Embora existam inúmeras doenças ou situações capazes de provocar diarreia, a maior parte dos quadros agudos tem origem infecciosa, ou seja, é uma reação do organismo contra bactérias, vírus, parasitas, toxinas. Os agentes podem ser transmitidos por bebida ou comida contaminada, ou ainda de pessoa para pessoa, por hábitos inadequados de higiene.

Sintomas

Para ser definido como diarreia, o quadro deve incluir:

  • Fezes amolecidas ou líquidas;
  • Necessidade de evacuar mais de três vezes ao dia.

Também podem estar presentes:

  • Dor abdominal em cólica;
  • Suor frio;
  • Febre;
  • Náuseas e vômitos;
  • Sensação de peso no abdômen;
  • Sensação de esvaziamento incompleto do intestino;
  • Presença de sangue e/ou pus nas fezes.

O problema pode ser:

  • Agudo: durar apenas de um a 14 dias;
  • Crônico: quando dura quatro semanas ou mais.

Complicações

O grande temor relacionado à diarreia aguda é a desidratação (perda de água no organismo), além da perda de eletrólitos no sangue (como sódio e potássio) ou até perda de sangue. Todas essas complicações podem levar à morte se não tratadas a tempo.

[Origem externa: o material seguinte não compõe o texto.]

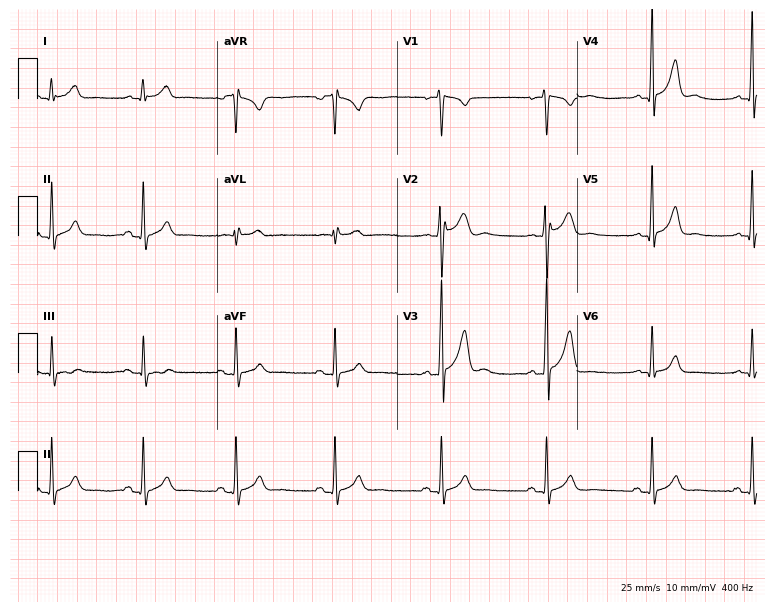
Resting 12-lead electrocardiogram. Patient: a male, 20 years old. Read as a normal ECG.
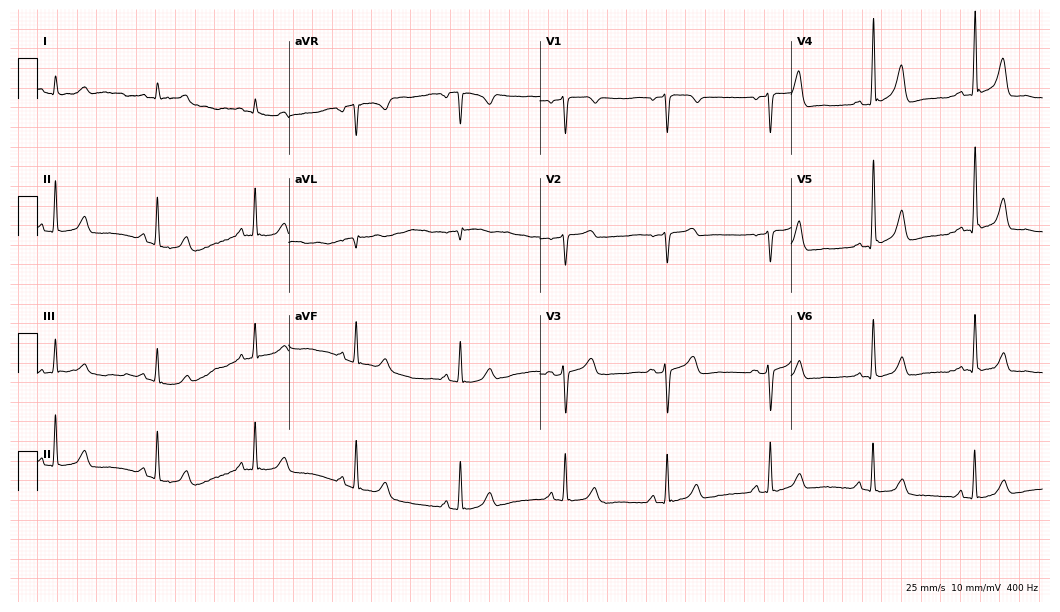
Resting 12-lead electrocardiogram (10.2-second recording at 400 Hz). Patient: a 54-year-old male. Read as a normal ECG.
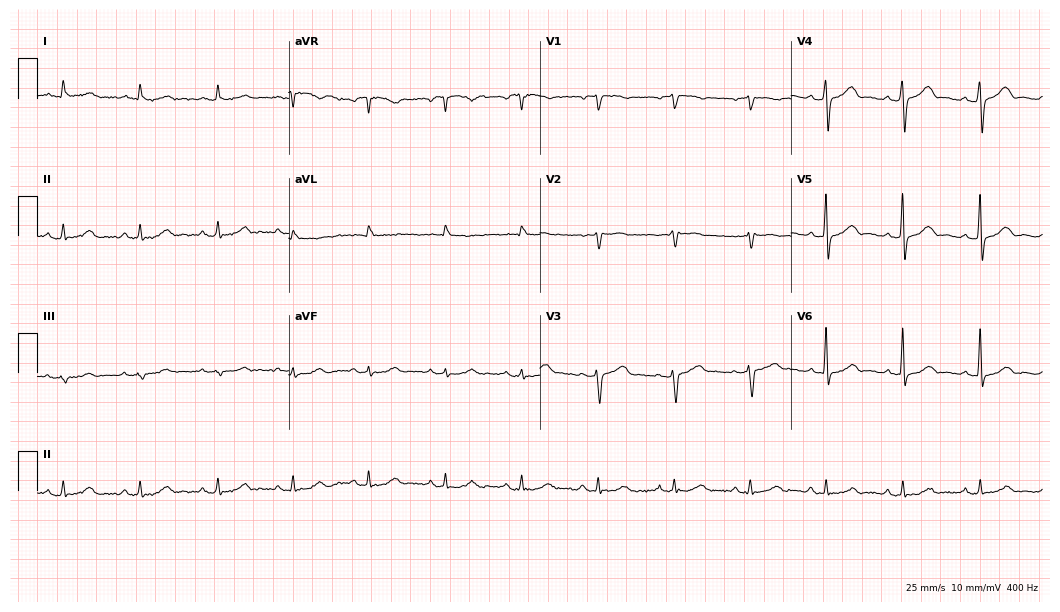
12-lead ECG (10.2-second recording at 400 Hz) from a 69-year-old male patient. Screened for six findings — first-degree AV block, right bundle branch block, left bundle branch block, sinus bradycardia, atrial fibrillation, sinus tachycardia — none is recorded. Only these six findings were labelled.
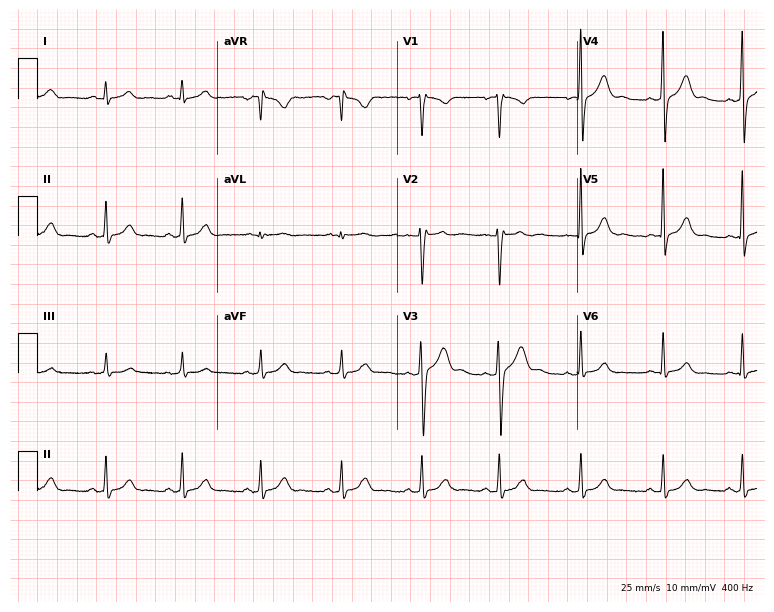
Resting 12-lead electrocardiogram. Patient: a 27-year-old man. Read as a normal ECG.

Já as diarreias crônicas podem afetar a absorção de nutrientes, gerando desnutrição, emagrecimento e queda da função imunológica.

Ocorrências

As chamadas doenças diarreicas, associadas a infecções, são a nona principal causa de morte no mundo todo, segundo dados da Organização Mundial da Saúde (OMS) referentes a 2016, ano em que essas enfermidades causaram 1,4 milhão de mortes.

A maior preocupação é com as crianças —após a pneumonia, essa é a segunda principal causa de mortalidade infantil.

Como o tema faz parte das chamadas Metas do Milênio, da Organização das Nações Unidas (ONU), as estatísticas mais confiáveis para diarreia são para essa população.

Cerca de 1,7 bilhão de crianças têm o quadro a cada ano, e 525 mil indivíduos menores de 5 anos morrem por causa dela.

O Brasil registrou a morte de 2.738 crianças por diarreia em 2000. Em 2015, foram 1.564 e, em 2016, 1.593.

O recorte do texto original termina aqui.